Racal Electronics' investment presentation was discounted and the shares fell 2p to 150p.

Willis Corroon, the insurance broker, edged ahead another 2p to 154p as rumours of a US deal continued to circulate. The shares have climbed 12p since stories it could be considering selling its American operations to Alexander & Alexander resurfaced on Friday.

BOC, up 6p at 735p, and Imperial Chemical Industries, 11p at 749p, were helped by Swiss Bank Corporation support. Burton, the retailer, stuck at 78p, unimpressed by Robert Fleming Securities advice to buy up to 100p.

British Aerospace lost some of Monday's exuberance, slipping 9p to 504p. Even the rights issue units were sacrificed, off 4p to 154p. Shell, visiting Scottish institutions, fell 5p to 711p reflectingsell advice.

Meyer International, the timber group, continued to edge ahead, up 4p at 330p, on discreet, speculative demand in a thin market. Wembley suffered from the proposed restructuring. The shares slumped 3.5p to 2.5p but the preference rose 6p to 64p on the improved terms won by Guinness Peat.

Unexpectedly cautious shareholder meetings took their toll. BICC fell 17p to 312p on reports of mixed trading and Heywood Williams, the windows group, lost 17p to 243p following a downbeat statement. But Reuters edged up 2p to 488p with trading said to be in line with forecasts.

On the results front, Yule Catto, the chemical group, jumped 19p to 270p following a 56.6 per cent profits rise to £28.5m. Tarmac lost 3p to 116p despite better-than-expected figures of £107.2m.

The planned £181.2m sale of its automotive products side lifted BBA 7p to 211p.

RJB Mining edged forward 3p to 383p. The shares have risen from 358p since the start of the month. Bullish forecasts for coal demand have helped.

Rhino, the struggling computer games retailer, held at 8p as its rescue rights issue attracted only a 50 per cent take-up. It is hoped to place the unwanted shares.

B Elliott, the engineer, held at 95p as Beeson Gregory placed shares at 90p to raise £1.59m. The cash will reduce borrowings and finance some joint ventures.

Alliance Resources, thought to have a development in Albania in its sights, is buying North American properties for $3.1m.

The FT-SE 100 index fell 13.3 points to 3,190.9 and the FT-SE 250 index 6 to 3,484.3. Turnover was 682.2 million shares with 22,592 bargains recorded.
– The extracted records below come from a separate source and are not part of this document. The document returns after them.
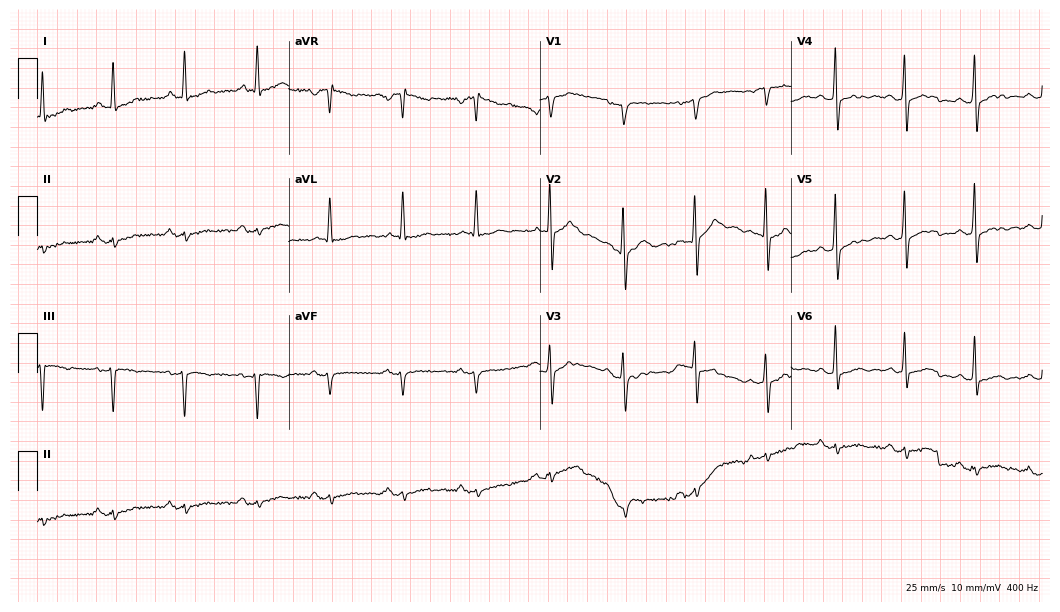
Electrocardiogram (10.2-second recording at 400 Hz), a male patient, 70 years old. Of the six screened findings (first-degree AV block, right bundle branch block (RBBB), left bundle branch block (LBBB), sinus bradycardia, atrial fibrillation (AF), sinus tachycardia), none is recorded.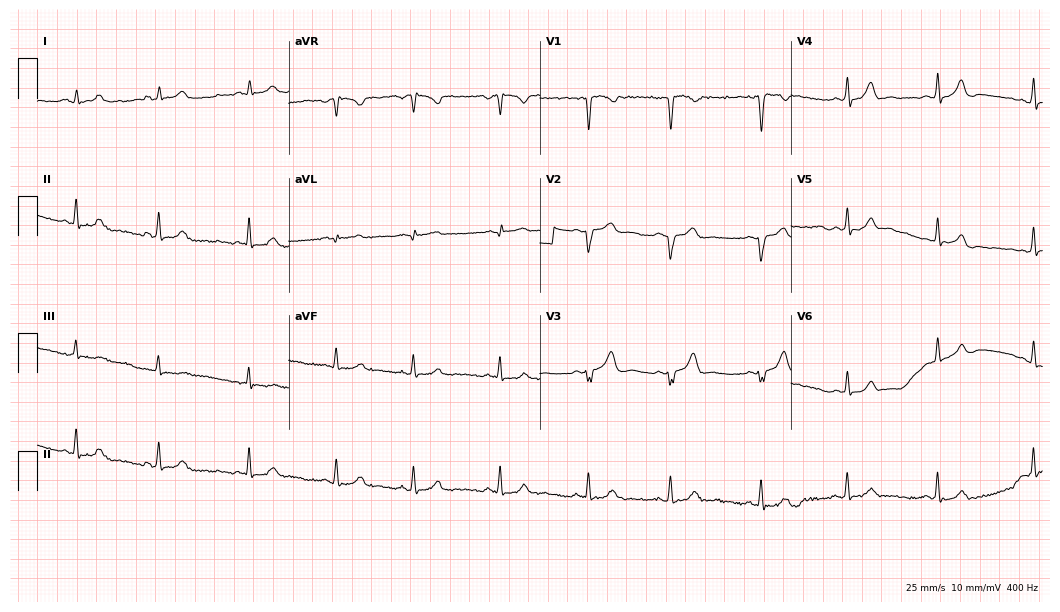
Electrocardiogram, a 24-year-old female. Overall reading on record: normal ECG.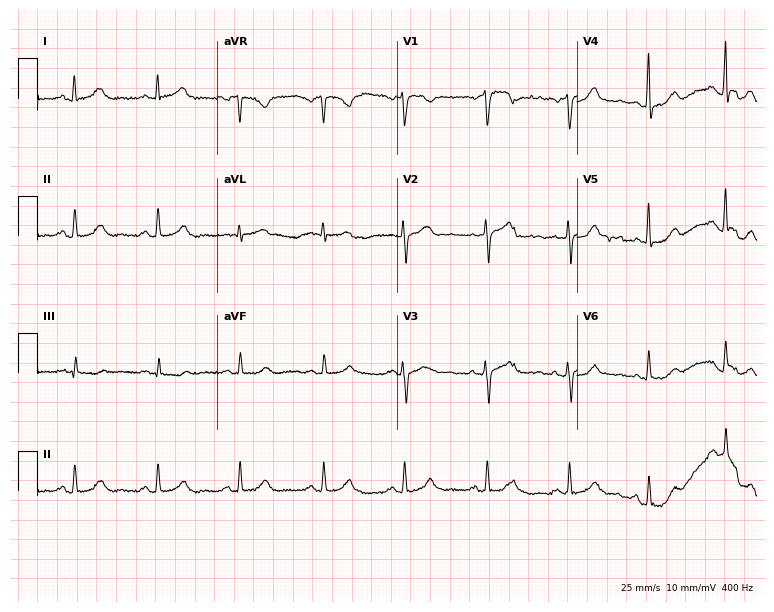
12-lead ECG (7.3-second recording at 400 Hz) from a woman, 45 years old. Labelled as a normal ECG.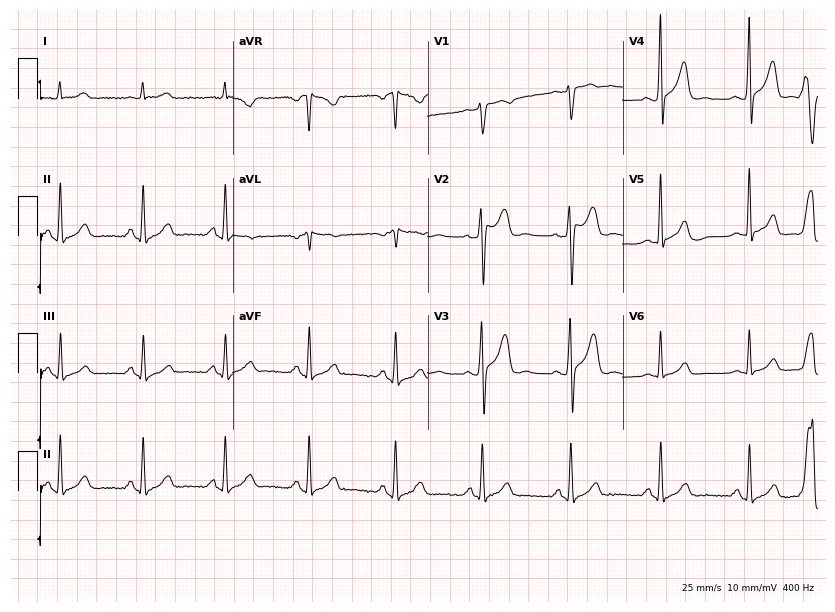
ECG (8-second recording at 400 Hz) — a 54-year-old male patient. Screened for six findings — first-degree AV block, right bundle branch block (RBBB), left bundle branch block (LBBB), sinus bradycardia, atrial fibrillation (AF), sinus tachycardia — none is recorded. Other findings, if any, are not listed.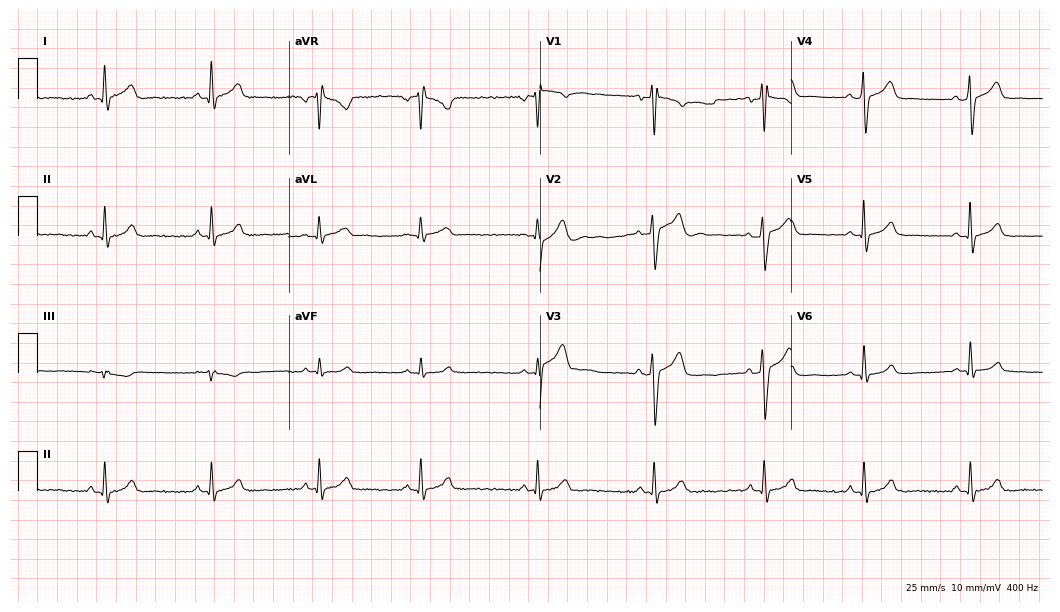
Resting 12-lead electrocardiogram. Patient: a male, 31 years old. None of these six findings is recorded: first-degree AV block, right bundle branch block (RBBB), left bundle branch block (LBBB), sinus bradycardia, atrial fibrillation (AF), sinus tachycardia. Only these six findings were labelled.

Multimedia Corporation, a buyout from the BBC in 1990, started trading on the 4.2 share market, achieving a 25p premium over its 360p placing price. A small amount of stock, which was on offer from the stockbroker Shore Capital, was said to be at least ten times over-subscribed. The group's main product is a 3D atlas.
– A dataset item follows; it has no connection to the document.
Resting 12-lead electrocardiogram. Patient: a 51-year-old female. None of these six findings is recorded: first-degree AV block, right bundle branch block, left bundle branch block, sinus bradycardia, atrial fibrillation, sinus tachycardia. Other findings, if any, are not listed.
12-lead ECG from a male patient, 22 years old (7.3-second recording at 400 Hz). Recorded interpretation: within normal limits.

Forte, the hotel group, rose 2p to 140p; figures are due today. Profits are expected to show a heady advance. NatWest Securities forecasts a 45 per cent gain to £126m. The group has raised cash from disposals but following its Meridien take-over has debt of around £1.6bn. With the hotel market recovering, the company could be tempted into making a rights issue.